The ensemble needs to have an understanding of what the performance means for us. Then what we try to do is give the audience, through the style of presentation, the problem of the thing that they are watching. The audience is not observing our journey as characters through the narrative. We are instead presenting a set of ideas and concepts and ways of thinking which the audience are being asked to piece together every single night, with us and for us.
Humour is the point at which the audience’s possibilities are opened up. Octavio Paz once said that humour renders everything it touches ambiguous. This is a very politically active space to be in. Humour is vital in all our theatre.
At the opposite extreme is violence. It closes off options and causes decisions. In The Sports Edition there is a section when we act violence on Kha. This was made in response to One Nation and their targeting of Asians and Indigenous Australians. And the audience is identifying with the fact that here is a guy who’s feeling that every single value in his world is diminishing as a result of the political agendas that are being acted out on the street and that diminishment becomes a problem for us as citizens of Australia. It also becomes a problem for us as members of the company because the working through of that whole process of beating him up and constructing a choreography and language for it can be quite traumatic. You make a decision whether you go on, and obviously the decision has to rest with the person who is at the centre of the violence. We all have to ask ourselves, ‘Are we going too far?’
The paralysis one feels at the moment of witnessing violence is a really dynamic situation in which we find ourselves more and more as the world becomes more overtly violent. But this moment at which the audience decides whether or not to engage or step in to halt the violence is the point at which action, social action, is made decisive.
Where are you placed within the work you make?
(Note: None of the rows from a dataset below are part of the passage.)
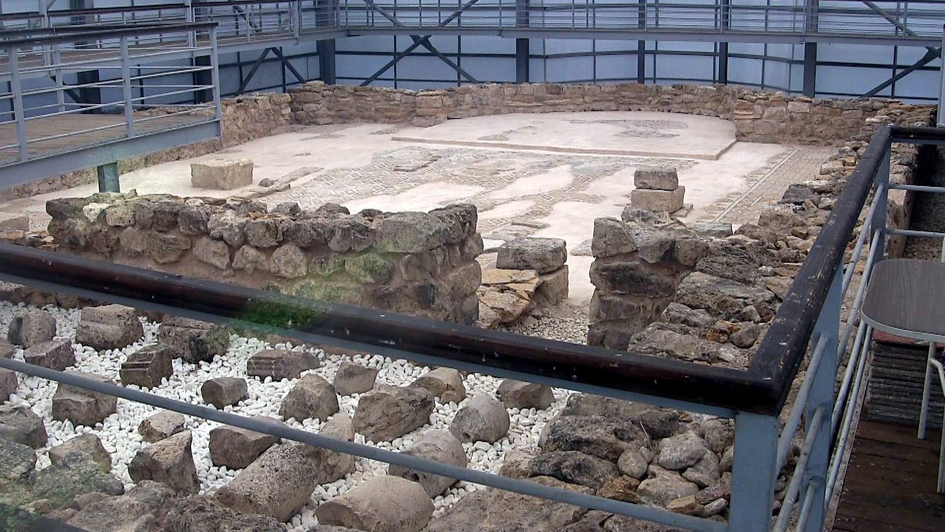 Hadrianopolis in Paphlagonien, antike Stadt bei Eskipazar, Nordtürkei, Kirchengrundriss mit Mosaikresten
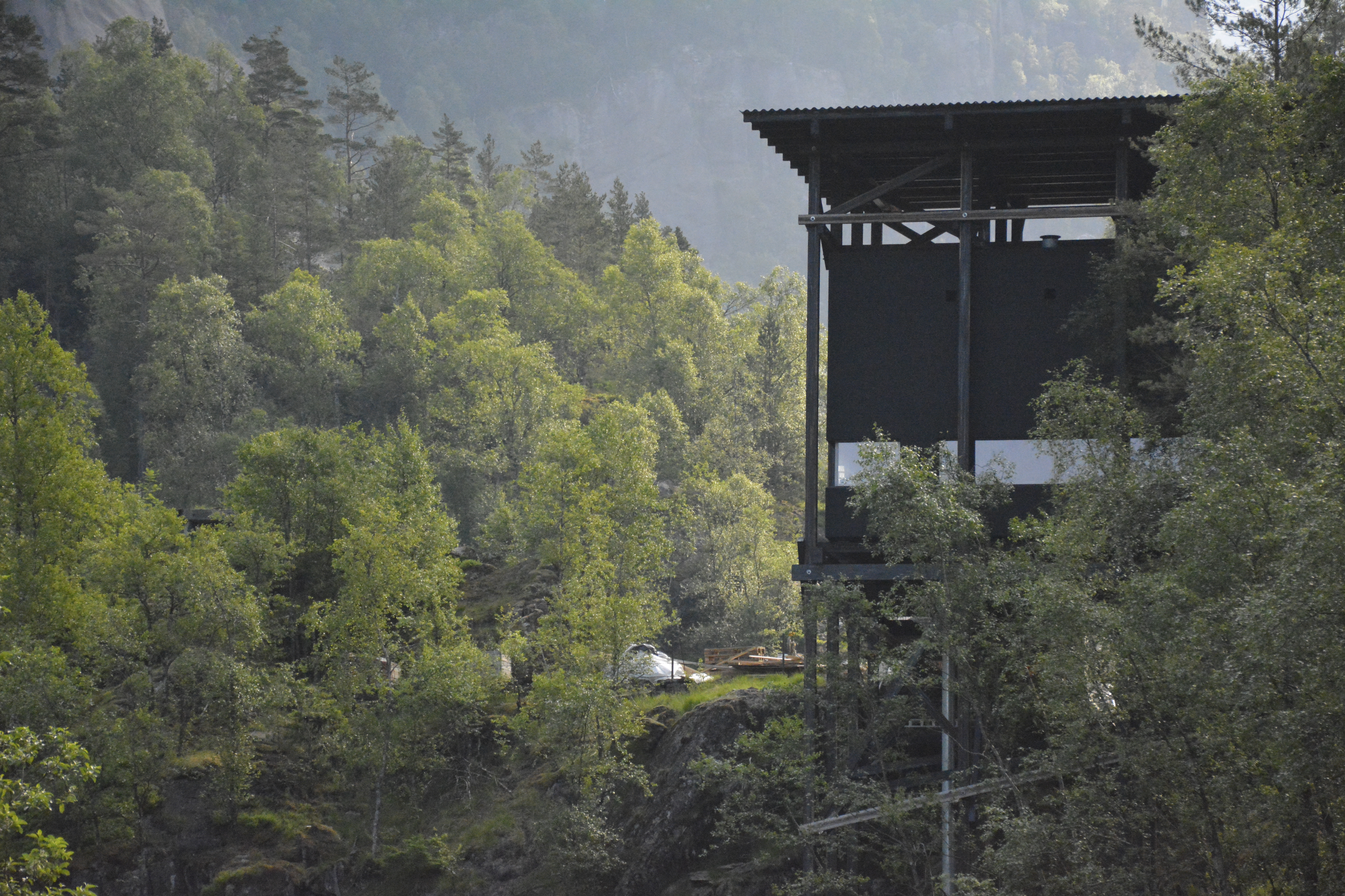 En av tre bygg tegnet av Peter Zumptor for det nye museet om gruvehistorien i Allmannajuvet
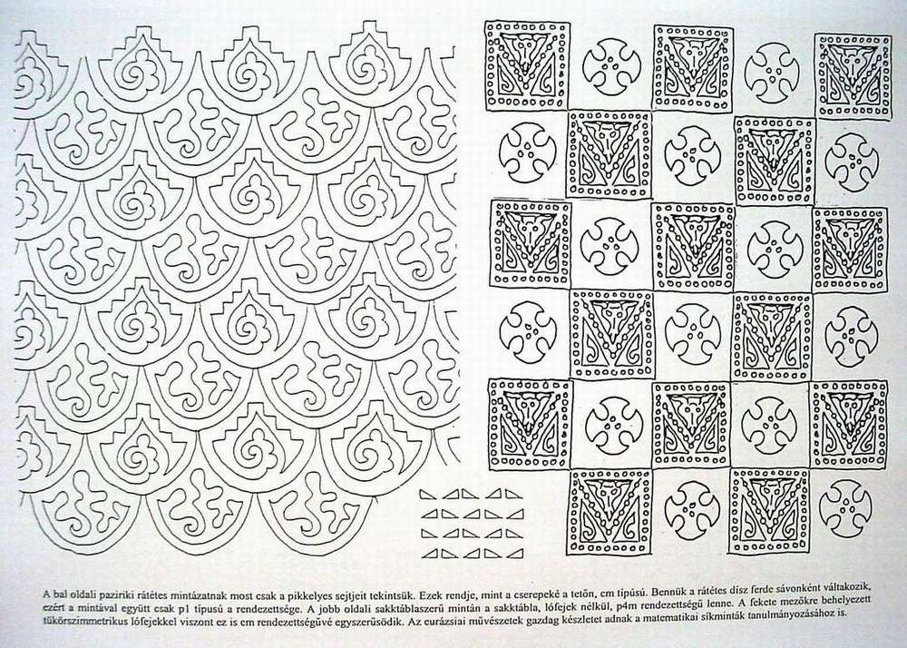 Két díszítőminta az Altaj-hegységből, Pazirikból
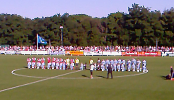 Foto van voorafgaand aan het streekduel tussen AZ en FC Den Helder op 23 juni 2009. Foto is gemaakt met mobiele telefoon en relatief van lage kwaliteit.
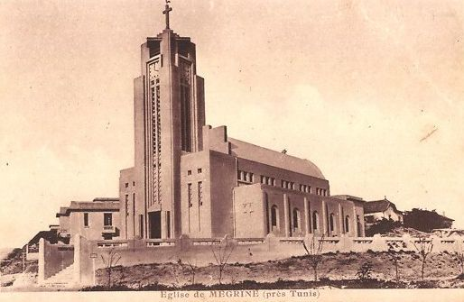 Église de Mégrine en Tunisie dans les années 1930
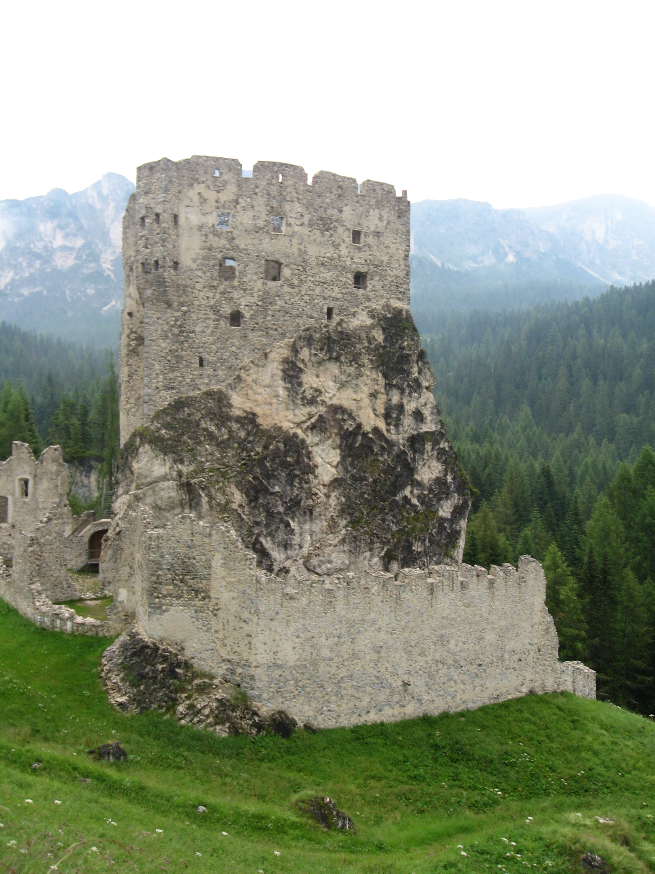 Il castello di Andraz visto da sud.
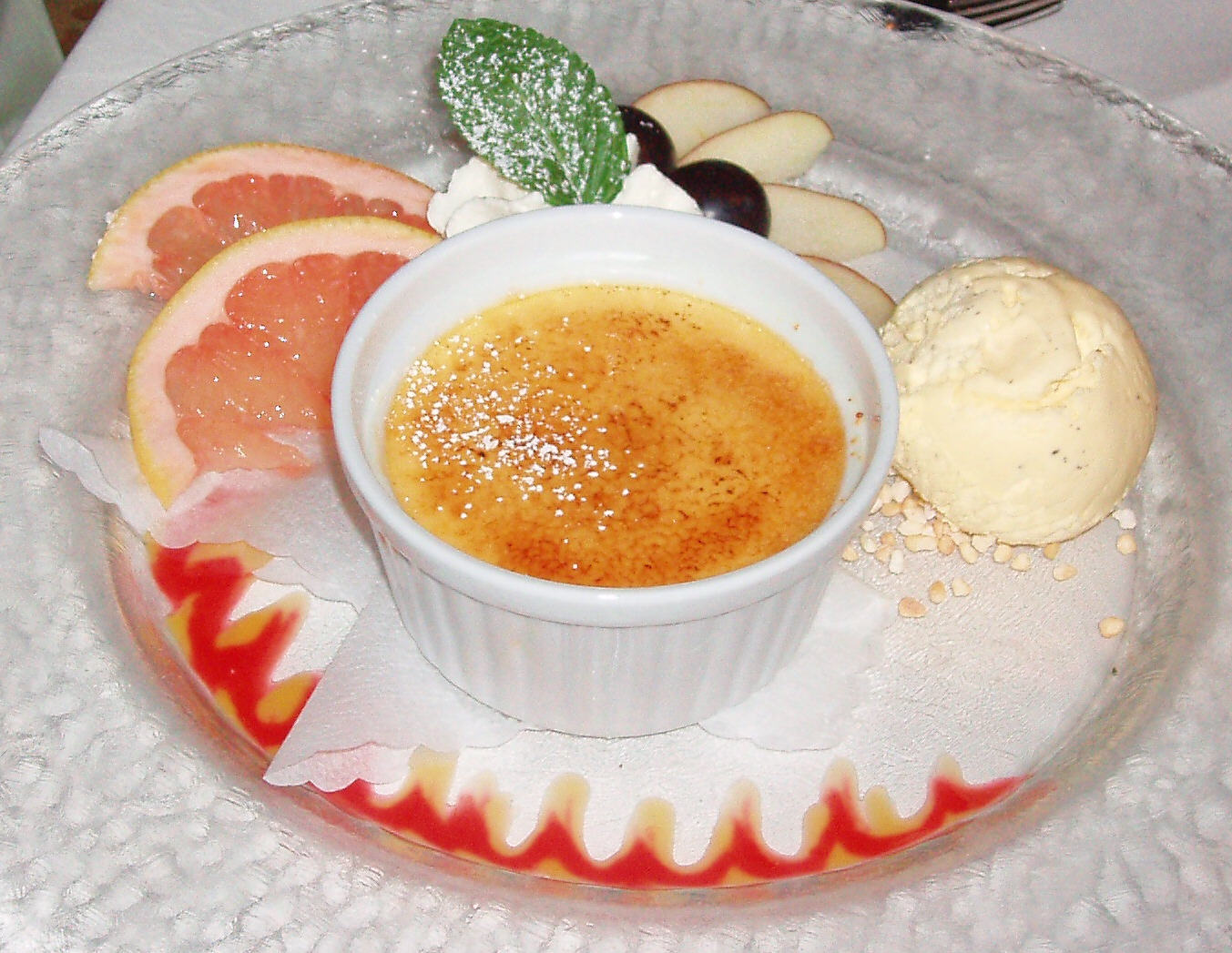 Creme brulee
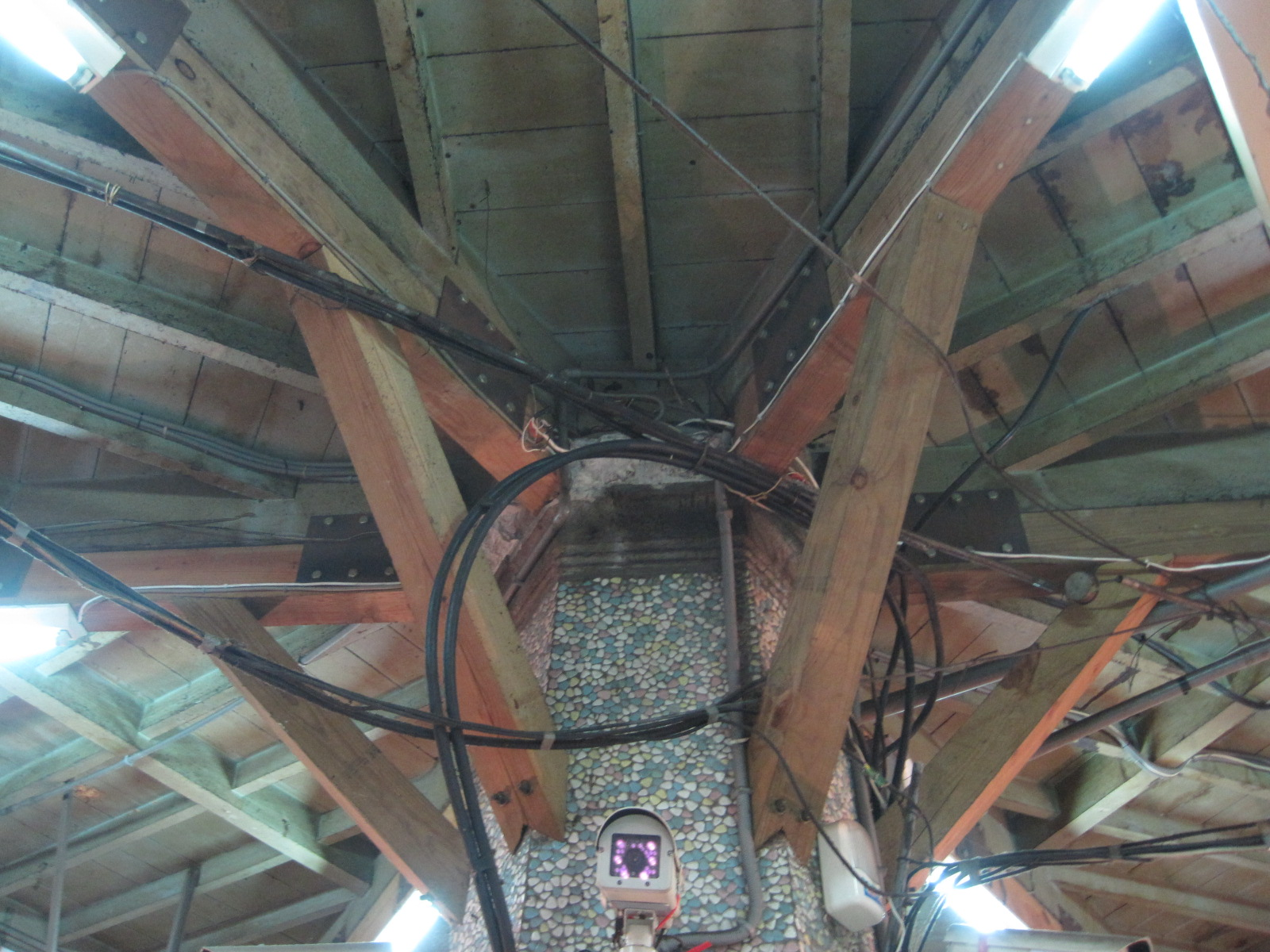 臺中第二市場六角樓底部。
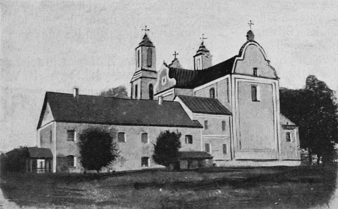 Беларуская (тарашкевіца): Губін (Hubin). Касьцёл і кляштар францішканаў
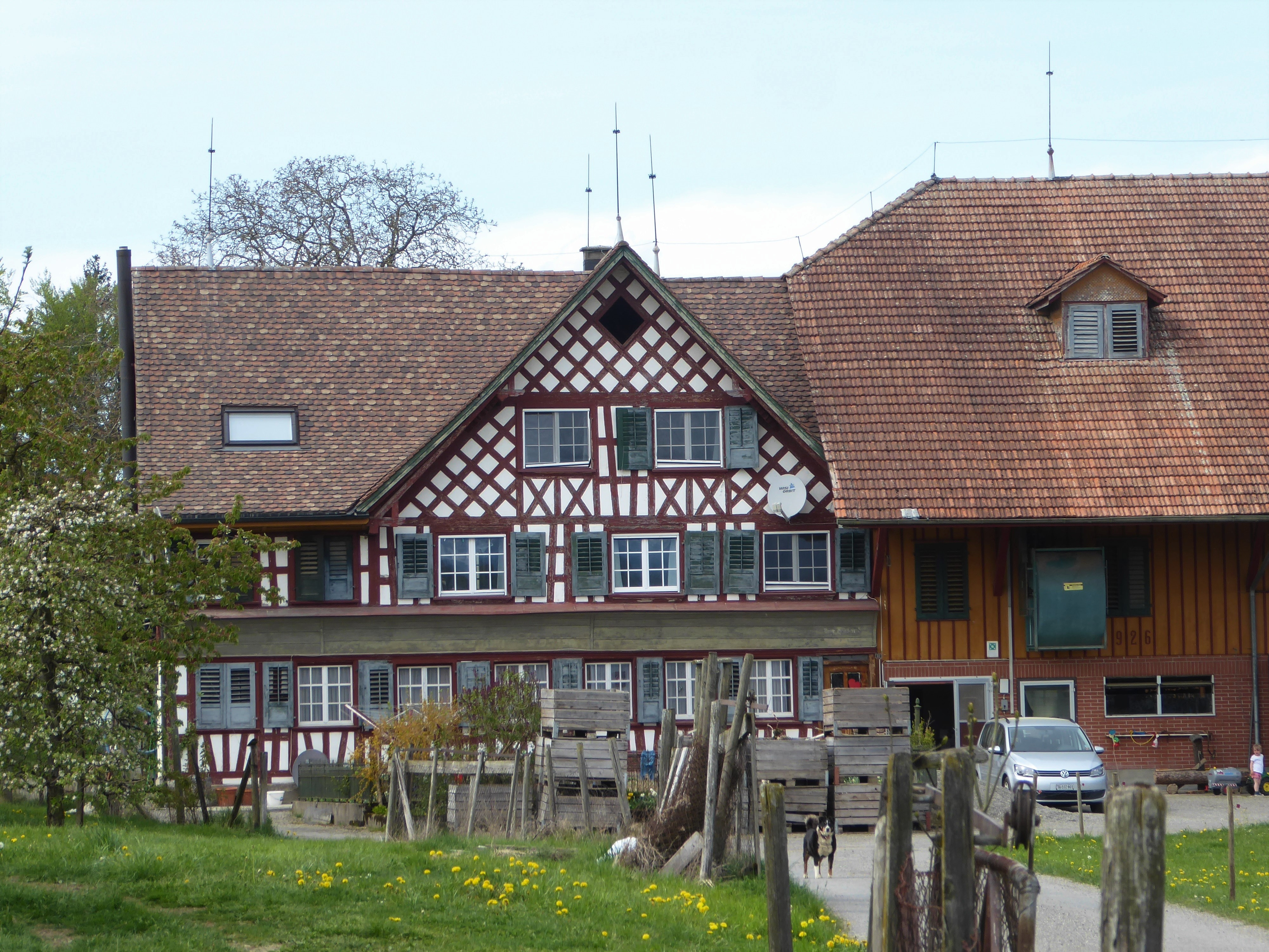 Bauernhaus Schweizerholzstrasse 32 in der Gemeinde Bischofszell
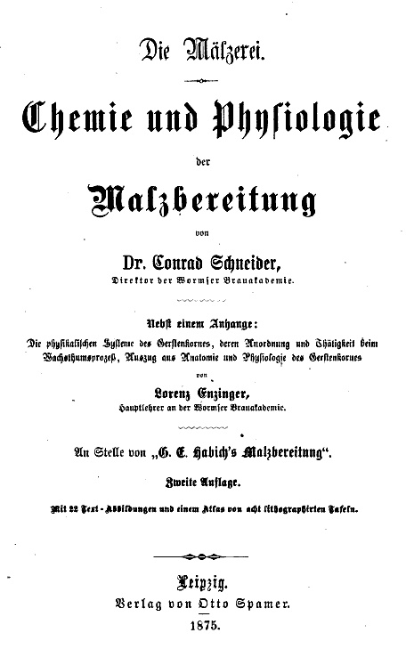 Buchtitelblatt, Fachbuch von Heinrich Konrad Schneider (1828-1898), Gründer und Direktor der Wormser Brauerakademie

When I hear questions like that I feel like the work is diminished because the work is not essentially mine. It is the audience’s. Also, the representation of my work is not just about me in my space because I work collaboratively with other people. And because I work as an artist, I work from the danger zone of the unknown where too much analysis from a personal point of view can close up so many possibilities.
The moment at which you remain within your work is the moment at which you continually leave it. There is no sense in identifying what any single piece means in my personal life, because it is part of a continuum of a series of landscapes in which I live and work simultaneously.
The story within a performance is not about me, but essentially it has parts of me in it. I take the prime authorial role, but the pleasure of collaboration allows my 2-dimensional vision to be expanded into the 3-dimensional world of working with a group of people whose intelligences and imaginations constantly contribute to every facet of every show.
nyid’s annual workshop & research program in August will initiate the company’s social capital fund, which will contribute part-proceeds to an independent social welfare agency. Next year nyid will use the fund as a challenge program to lever an equal donation from targeted private sector and philanthropic organisations. David Pledger has been awarded a Churchill fellowship to travel to Germany, Senegal, New York and Denmark.